Meine Damen und Herren, der DGB hat in einer ersten Pressemitteilung deutlich seine erste Einschätzung zu dem Gesetz abgegeben. Das darf ich zitieren. Der DGB schreibt:

Das ist ein Skandal in Form und Inhalt. Die Alimentation ist nach der Reform genauso verfassungswidrig wie vor der Reform. Das ist fortgesetzter Verfassungsbruch und nicht hinzunehmen.

(Beifall DIE LINKE und Heike Hofmann (Weiterstadt) (SPD))
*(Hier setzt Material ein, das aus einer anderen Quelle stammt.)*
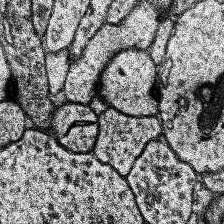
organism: Human
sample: Temporal Lobe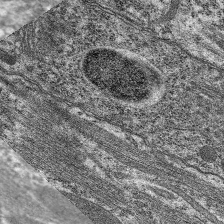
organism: C. elegans
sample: Pharynx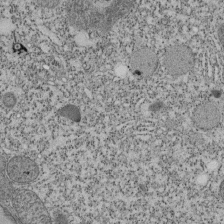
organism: Tetrahymena
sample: Cilia in tetrahymena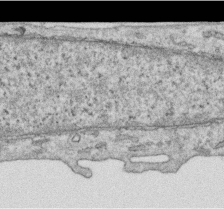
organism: Human
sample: Centriole in RPE cells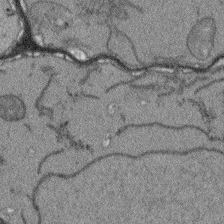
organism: Arabidopsis thaliana
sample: Root tip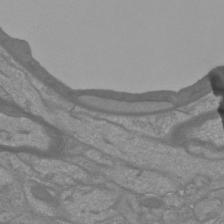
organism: Mouse
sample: Cortical neurons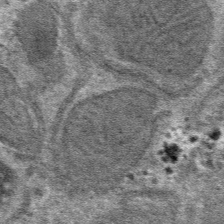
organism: Mouse
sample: Mouse hepatocytes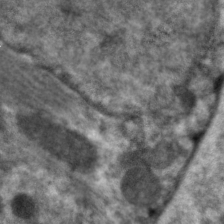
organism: C. elegans
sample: Pharynx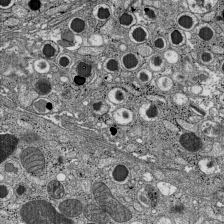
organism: C57BL Mouse
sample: Pancreatic islet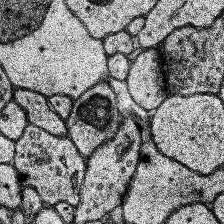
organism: Human
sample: Temporal Lobe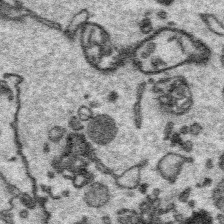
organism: Platynereis dumerilii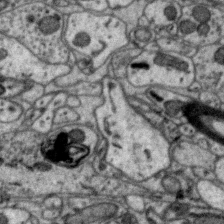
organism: Zebra finch
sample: Brain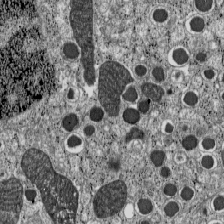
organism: C57BL Mouse
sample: Pancreatic islet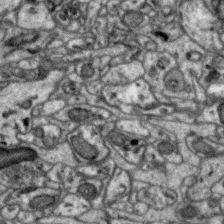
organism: Zebra finch
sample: Brain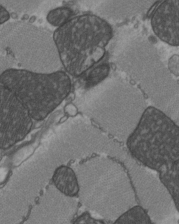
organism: C57BL Mouse
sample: Heart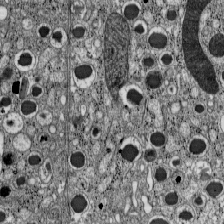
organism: C57BL Mouse
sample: Pancreatic islet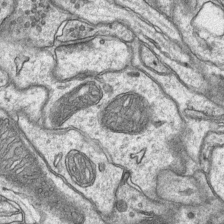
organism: Mouse
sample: CA1 Hippocampus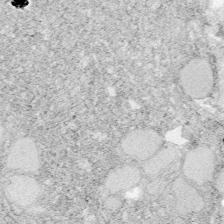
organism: Zebrafish
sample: Whole-Brain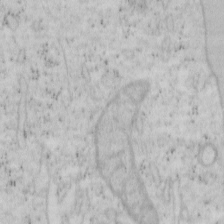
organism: Human
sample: HeLa cells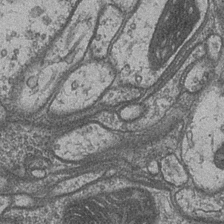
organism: Drosophila
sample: Optic medulla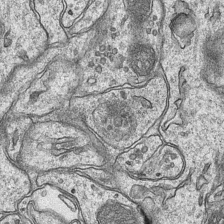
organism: Mouse
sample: CA1 Hippocampus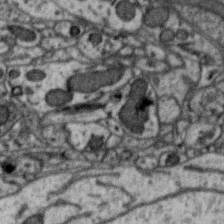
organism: Zebra finch
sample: Brain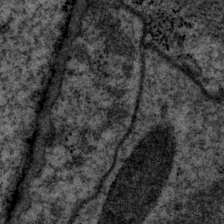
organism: P. pacificus
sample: Pharynx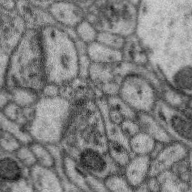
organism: Zebra finch
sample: Brain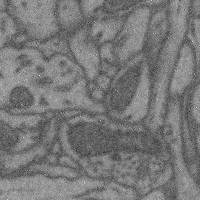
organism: Mouse
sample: Cerebral cortex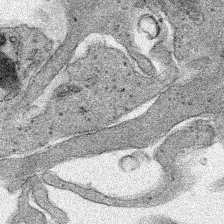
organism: Human
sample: Mitochondria in HCT116 cells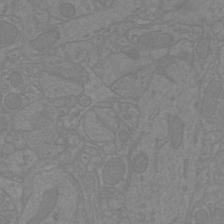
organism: Mouse
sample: Cortical neurons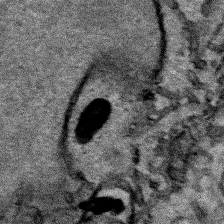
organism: Human
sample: Mitochondria in HCT116 cells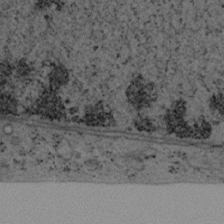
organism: Human
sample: HeLa cells

Meine Damen und Herren, die Pressemitteilung des DGB endet mit einem Satz, über den Sie wirklich einmal nachdenken sollten. Der DGB schreibt:

Die Beamtinnen und Beamten müssen sich an Recht und Gesetz halten, das erwarten wir [zu Recht] auch vom Dienstherrn.
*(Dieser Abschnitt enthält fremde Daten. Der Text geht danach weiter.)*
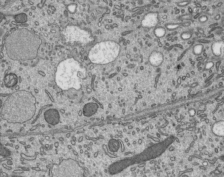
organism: Mouse
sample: Mouse epididymis efferent ductule cilia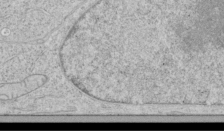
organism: Human
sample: Mitochondria in HCT116 cells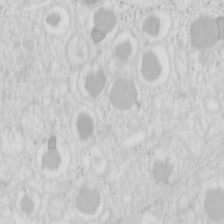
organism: Mouse
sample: Pancreas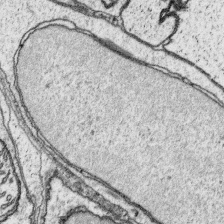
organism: Platynereis dumerilii
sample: Parapodia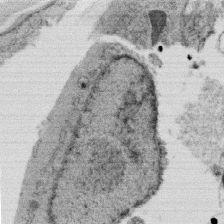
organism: C. elegans
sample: C. elegans oocyte; sperm cells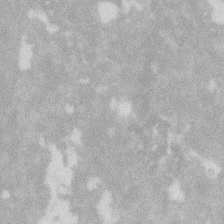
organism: Zebrafish
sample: Macrophage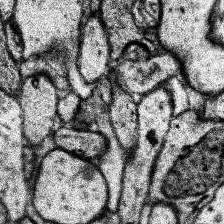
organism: Human
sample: Temporal Lobe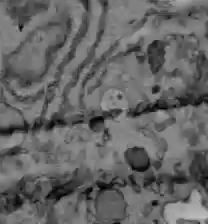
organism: C57BL Mouse
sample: Liver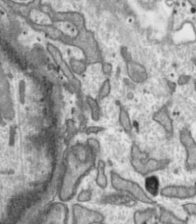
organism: Toxoplasma gondii
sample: Parasites in a vacuole inside a host cell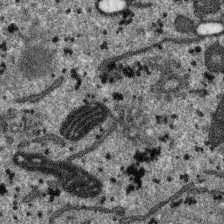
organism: Human
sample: Lung epithelial cells infected with SARS-CoV-2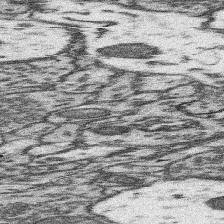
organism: Mouse
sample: Somatosensory cortex neuropil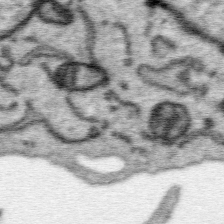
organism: Human
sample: HeLa cells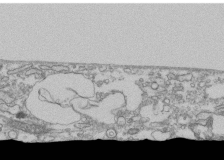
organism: Human
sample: Fibroblast cells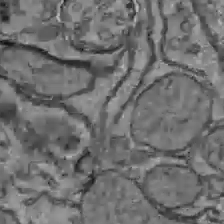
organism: C57BL Mouse
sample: Liver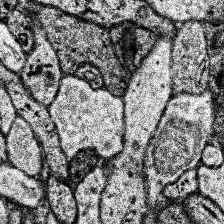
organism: Human
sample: Temporal Lobe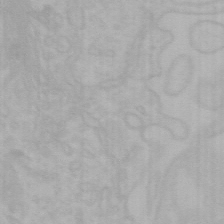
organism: Mouse
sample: Choroid plexus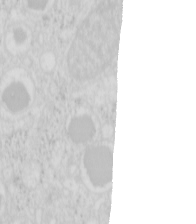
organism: Mouse
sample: Pancreas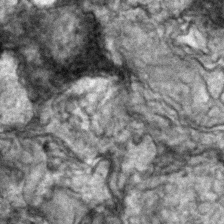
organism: Zebrafish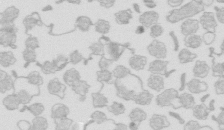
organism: Mouse
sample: Multiciliated cells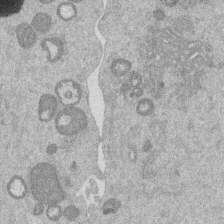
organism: Mouse
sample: Dividing mouse embryo 1 cell stage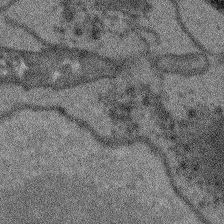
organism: Arabidopsis thaliana
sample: Root tip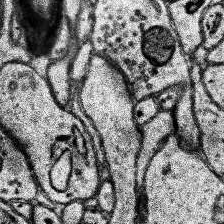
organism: Human
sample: Temporal Lobe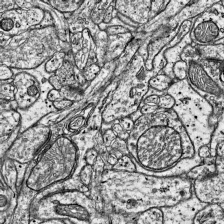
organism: Mouse
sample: Visual Cortex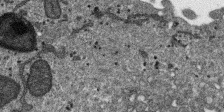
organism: Human
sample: Lung epithelial cells infected with SARS-CoV-2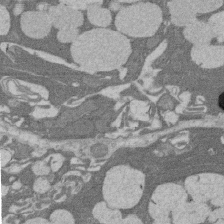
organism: Rat
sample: Salivary granule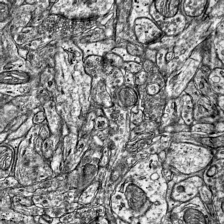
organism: Mouse
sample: Visual Cortex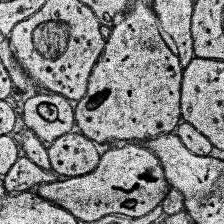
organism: Human
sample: Temporal Lobe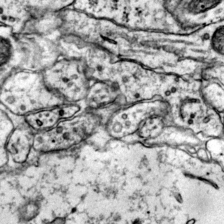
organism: Mouse
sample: Primary visual cortex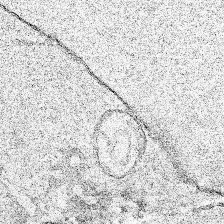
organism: Human
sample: Mitochondria in HCT116 cells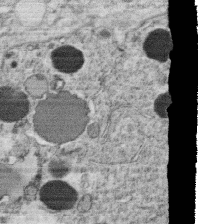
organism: C. elegans
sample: C. elegans oocyte; sperm cells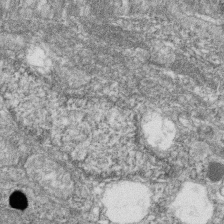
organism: Zebrafish
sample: Cilia; retinal pigment epithelium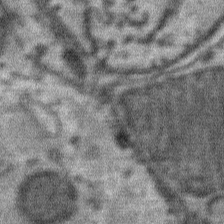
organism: Mouse
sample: Mouse Salivary gland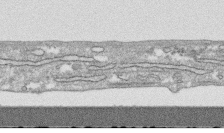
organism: Human
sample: CRL-1474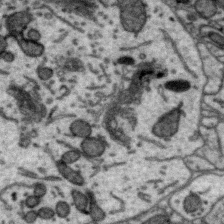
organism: Zebra finch
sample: Brain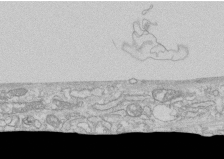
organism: Human
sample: CRL-1474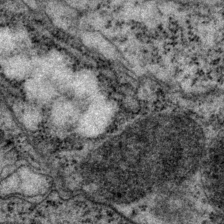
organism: P. pacificus
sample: Pharynx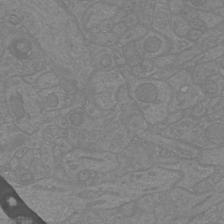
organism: Mouse
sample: Cortical neurons

(Beifall DIE LINKE und Heike Hofmann (Weiterstadt) (SPD))

Meine Damen und Herren, dem ist eigentlich nicht viel hinzuzufügen.

Ich möchte zum Schluss kommen. Dieses Gesetz, das Sie hier vorgelegt haben, sollte so, wie Sie es hier eingebracht haben, gleich wieder mitgenommen werden. Es ist kaum etwas dran, was ernsthaft beraten werden kann. Die wesentlichen Fragen beantworten Sie nicht: Wie kommen wir zu einer verfassungsgemäßen Bezahlung der Beamtinnen und Beamten? Wie gehen wir mit dem um, worauf die Beamtinnen und Beamten in der Vergangenheit schon verzichtet haben, und wie schaffen wir es eigentlich, im Zeichen der anstehenden Inflation von 10 % mit einer solchen Regelung nachher auch etwas zu haben, was uns nicht wieder um die Ohren gehauen wird?

Meine Damen und Herren, im Grunde genommen bleibt mir nur zu sagen: Wissen Sie, Herr Beuth, worüber Sie wirklich froh sein können? Sie können wirklich froh sein – sonst wäre es nämlich anders –, dass Beamtinnen und Beamte nicht streiken dürfen. Ich glaube, sonst würde dieser Staat nicht mehr funktionieren. – Vielen Dank für Ihre Aufmerksamkeit.